I prefer a well worked in maple neck as opposed to a rosewood neck. The problem is that before a maple neck gets worked in (most of them anyway) they have a problem, that when you start sweating they get really sticky and hard to play. With my newest Tele (AV52RI) I've used those square green scouring pads and rubbed them up and down the back of the neck and on the fingerboard to help wear them in a bit. As you rub them you'll see a fine white powder come off. I find this really helps alot.

al3d
07-18-2008, 09:54 AM
Maple neck = brighter, Rosxewood = warmer. Supposedly. Since there is more to do with the tone then just the neck it isn't always true. My rosewood neck tele is much brighter than my maple neck tele. But that is mostly due to the Kinman Broadcaster pups in my rosewood neck tele. My maple neck tele is twangier and the maple neck might have a little to do with that.
I prefer a well worked in maple neck as opposed to a rosewood neck. The problem is that before a maple neck gets worked in (most of them anyway) they have a problem, that when you start sweating they get really sticky and hard to play. With my newest Tele (AV52RI) I've used those square green scouring pads and rubbed them up and down the back of the neck and on the fingerboard to help wear them in a bit. As you rub them you'll see a fine white powder come off. I find this really helps alot.

+1 one that mate. once a maple neck as been played...say 15 years..hehe..it's pretty hard to beat..:)

mhammer
07-18-2008, 10:07 AM
There's the top, and there's the bottom.

Maple necks come in two varieties, usually, a rosewood or a maple fretboard. Some folks will claim that a rosewood fingerboard is the brighter of the two, some the opposite. What they're both missing is the incorporation of what they sit on top of. That neck could be a single piece neck, a laminate of 7 symmetrically arranged darknesses of wood, or something in between. It could also be a mahogany neck (my favourite sometimes). I imagine a rosewood fingerboard sitting atop a mahogany neck sounds different than the same fingerboard atop a maple neck.
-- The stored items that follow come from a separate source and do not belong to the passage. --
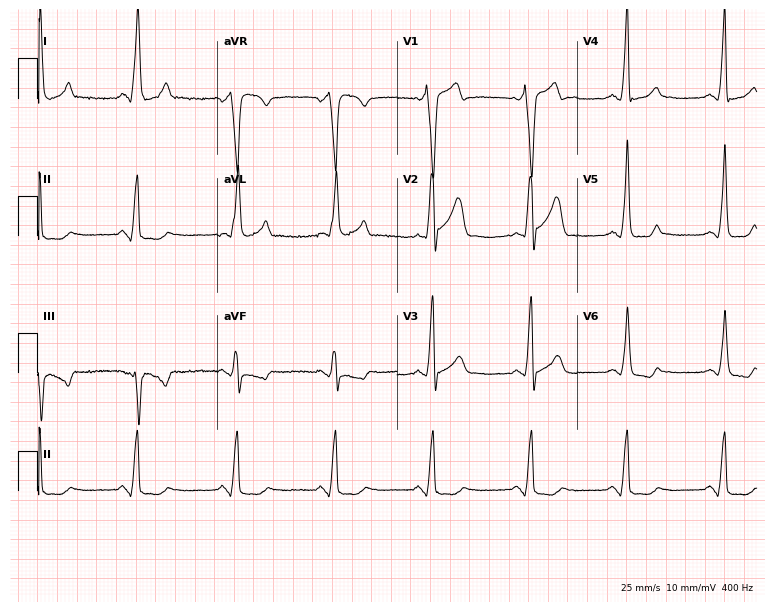
12-lead ECG from a man, 41 years old (7.3-second recording at 400 Hz). No first-degree AV block, right bundle branch block (RBBB), left bundle branch block (LBBB), sinus bradycardia, atrial fibrillation (AF) or sinus tachycardia recorded for this tracing. Other findings, if any, are not listed.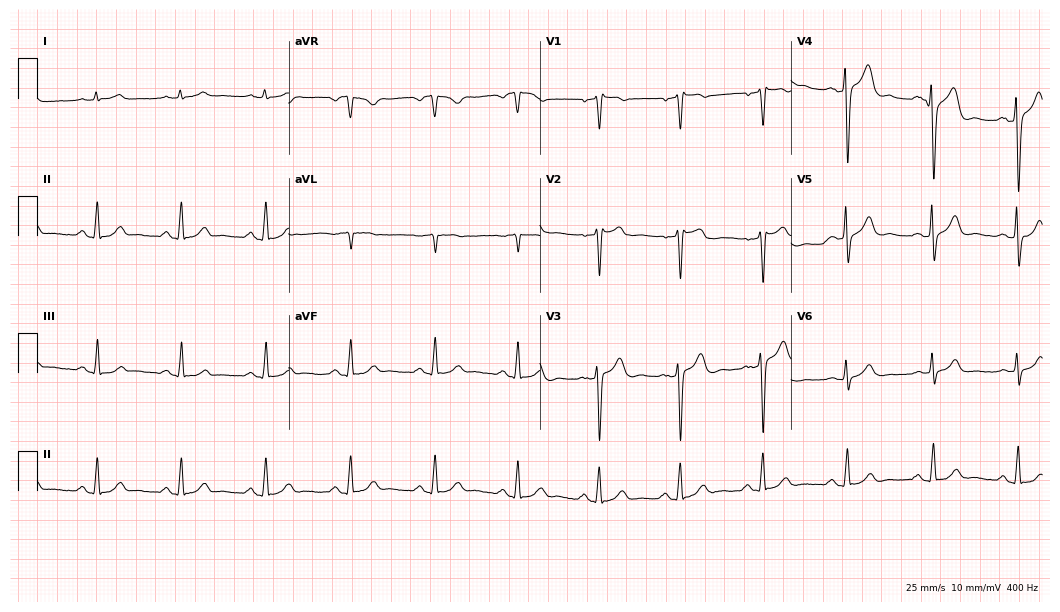
Resting 12-lead electrocardiogram (10.2-second recording at 400 Hz). Patient: a 52-year-old male. None of these six findings is recorded: first-degree AV block, right bundle branch block, left bundle branch block, sinus bradycardia, atrial fibrillation, sinus tachycardia.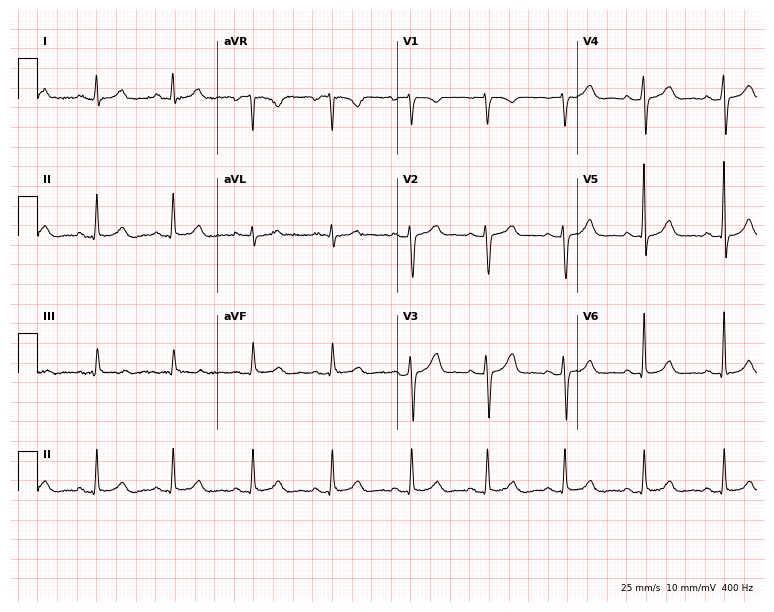
ECG — a 35-year-old woman. Screened for six findings — first-degree AV block, right bundle branch block, left bundle branch block, sinus bradycardia, atrial fibrillation, sinus tachycardia — none is recorded.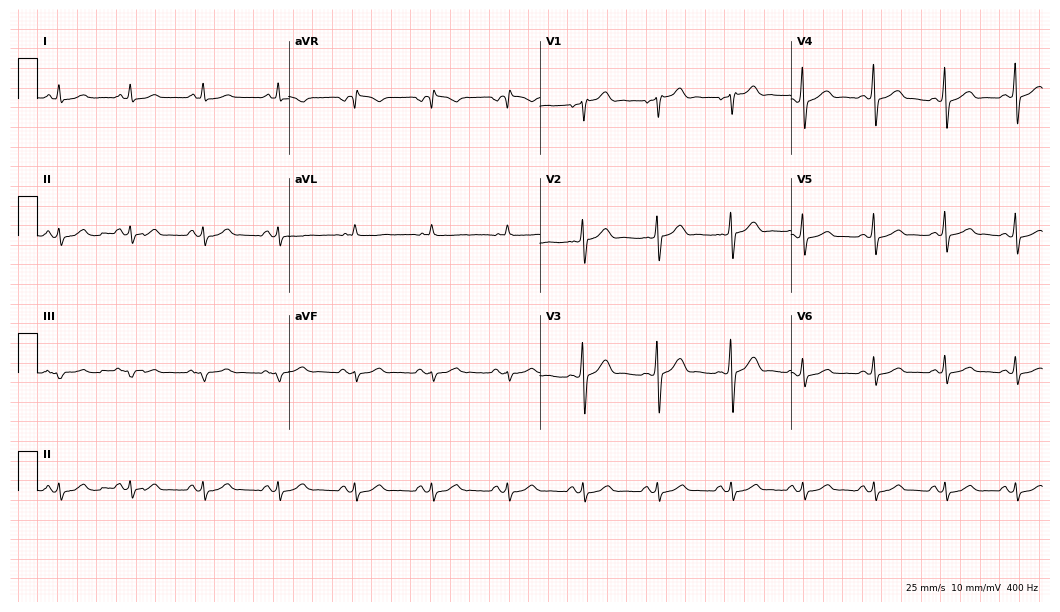
Electrocardiogram, a 56-year-old male patient. Of the six screened findings (first-degree AV block, right bundle branch block (RBBB), left bundle branch block (LBBB), sinus bradycardia, atrial fibrillation (AF), sinus tachycardia), none is recorded.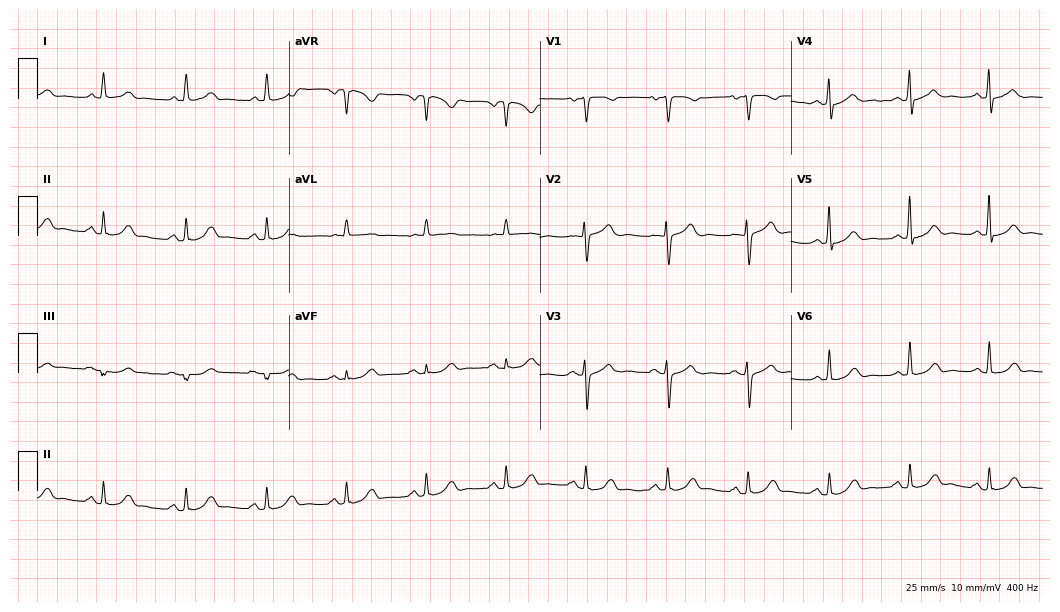
12-lead ECG from a 60-year-old woman. Recorded interpretation: within normal limits.

I guess one has to think of the fingerboard material in much the same way one thinks about the bridge. After all, the fret IS essentially "the other bridge saddle", and the extent to which the joint between the fret and fingerboard, and the fingerboard and neck, absorbs energy at different frequencies or not, determines the resulting tone sensed at the pickups. This is no different than the way a given bridge can produce a different tonal quality depending on the nature of its coupling to the body as well as its materials. The same bridge sitting on a maple top laminated to a mahogany body sounds different than one sitting atop an agathis or all-mahogany body.

Personally, I like mahogany necks because they tend to resonate more and you can feel the note sustaining in your fret-hand. I suppose other players differ, but I find it enhances my ability to use finger-vibrato as a result. In terms of fingerboard, I suspect that a worn maple fingerboard shares more in common with rosewood than a shiny laquered one does.

thechamp96@hotmail.c
07-18-2008, 10:26 AM
In terms of feel, a maple fretboard is a little slippier than the rosewood (rosewood is gripped a bit more by your finger tips). It is really personal preference in terms of feel - as for sound, I've played both a fair amount and I think that the body wood, shape, electronics and hardware have a much bigger effect on sound than the fretboard (I don't think the fretboard wood has any detectable difference in sound personally!).

In terms of feel, try maple and rosewood and if you get the chance, give ebony a shot. Ebony is my personal favourite since I grew up playing stringed instruments like the violin, but it is getting kinda rare to find these days on guitars. Ebony is also slippery, similar to maple, but it feels dense and very different then maple after you've gotten used to it.